Question

Is the sequence bounded, monotone, and convergent or divergent? If it is convergent, find the limit. $$ a_{n}=\frac{2^{n+1}}{5^{n}} $$

Short answer

The sequence is bounded, monotonic decreasing, and convergent with a limit of 0.

Step-by-step solution

Simplify the Sequence

The given sequence is \( a_n = \frac{2^{n+1}}{5^n} \). Simplify this to \( a_n = \frac{2 \cdot 2^n}{5^n} = 2 \left( \frac{2}{5} \right)^n \).

Check Monotonicity

To check monotonicity, consider \( \left( \frac{2}{5} \right) \), which is less than 1. Observe that as \( n \) increases, \( \left( \frac{2}{5} \right)^n \) will decrease because raising a fraction less than 1 to higher powers gets smaller.

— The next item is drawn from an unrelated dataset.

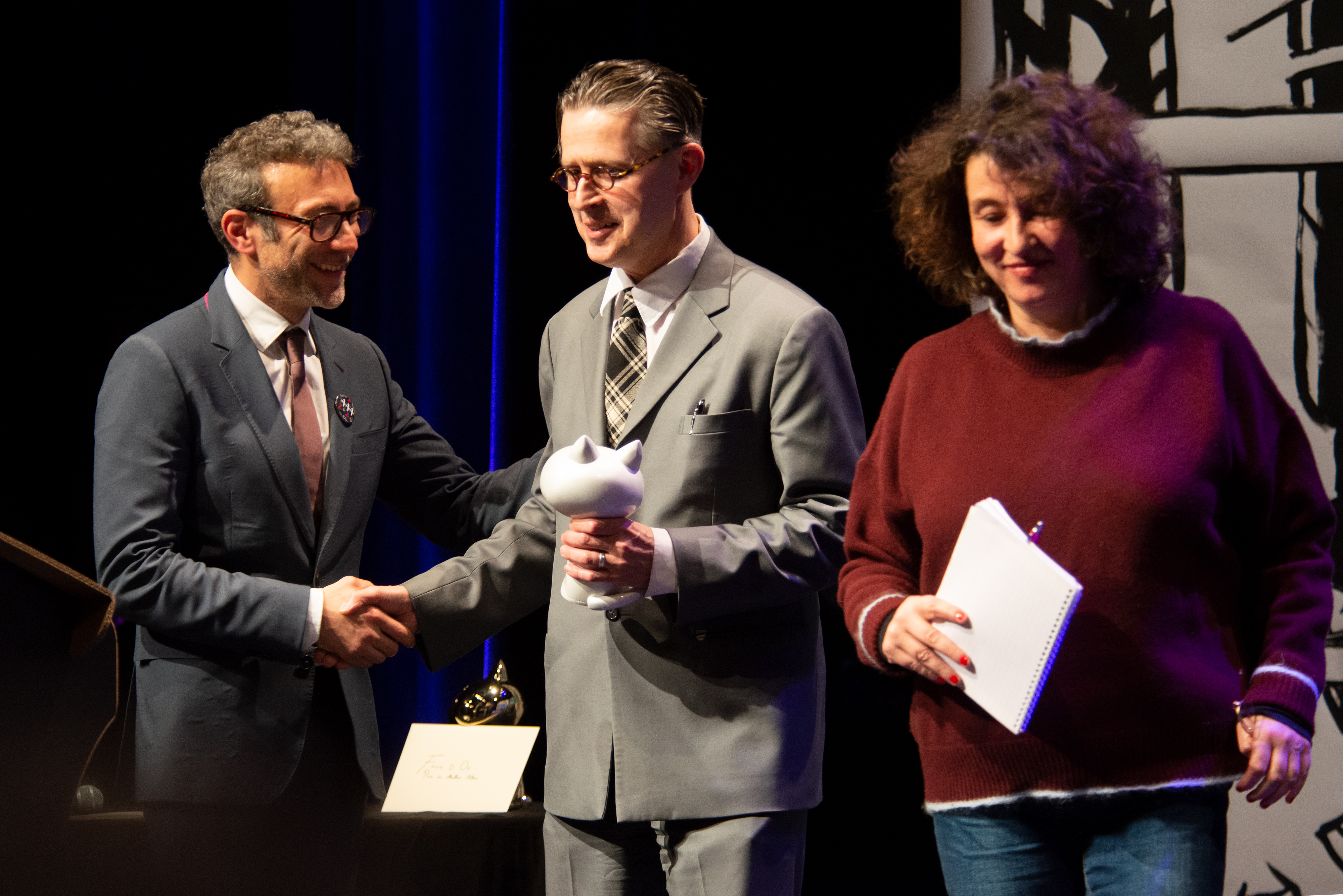 Cérémonie des Fauves, Festival International de la Bande Dessinée d'Angoulême 2020.

Therefore, the sequence is monotonic decreasing.

Determine Boundedness

Since \( \left( \frac{2}{5} \right)^n \) decreases to 0 as \( n \to \infty \), and is always non-negative, the sequence is bounded below by 0. Additionally, since it's decreasing, its maximum is its first term which is 4.

Test for Convergence

A sequence is convergent if it approaches a finite limit as \( n \to \infty \). Since \( \left( \frac{2}{5} \right)^n \to 0 \), we have \( a_n = 2 \left( \frac{2}{5} \right)^n \to 0 \). Thus, the sequence is convergent.

Find the Limit

As previously determined, the limit of \( a_n = 2 \left( \frac{2}{5} \right)^n \) as \( n \to \infty \) is 0. Therefore, the sequence converges to 0.

Key concepts

Bounded Sequences

A sequence is said to be **bounded** if it is confined within a certain range of values, particularly having an upper and lower limit. This means that there exists some numbers, say \( M \) and \( m \), such that every element of the sequence is less than or equal to \( M \) and greater than or equal to \( m \).
For the sequence \( a_n = 2 \left( \frac{2}{5} \right)^n \), let us examine its bounds. This sequence has a lower bound of 0, as each term always remains non-negative since fractions to positive integer powers do not change sign.
Because the sequence is decreasing, the upper bound is simply the first term when \( n = 0 \), which calculates to 4. Thus, this sequence is bounded with bounds 0 and 4.
Ultimately, recognizing this can help greatly in further analyzing the sequence's characteristics.

Monotonic Sequences

A **monotonic sequence** is one that consistently increases or decreases as its index increases. In mathematical terms, a sequence \( \{a_n\} \) is monotonic if either \( a_{n+1} \geq a_n \) for all \( n \) (monotonic increasing) or \( a_{n+1} \leq a_n \) for all \( n \) (monotonic decreasing).
The sequence \( a_n = 2 \left( \frac{2}{5} \right)^n \) is shown to be **monotonic decreasing**. This is because \( \left( \frac{2}{5} \right) < 1 \), making each subsequent term smaller than the previous one as \( n \) increases.

• When \( n =0 \), \( a_0 = 2 \).
• As \( n \to \infty \), the terms shrink towards 0.

Being able to identify a sequence as monotonic helps us predict its behavior as well, often aiding in determining convergence or divergence.

Limit of a Sequence

The **limit of a sequence** is the value that the terms of the sequence approach as the index \( n \) gets infinitely large. A sequence is convergent if it has a limit, and divergent if it does not.
In our sequence, \( a_n = 2 \left( \frac{2}{5} \right)^n \), we calculate its limit as \( n \to \infty \). As shown in the analysis, since \( \left( \frac{2}{5} \right)^n \) approaches 0, and multiplying by 2 does not change the fact that it approaches 0, the entire sequence tends to 0.
We now understand that this sequence converges to 0. Recognizing the limit of a sequence is crucial, as it tells us about the long-term behavior of the sequence and whether it stabilizes around a particular value.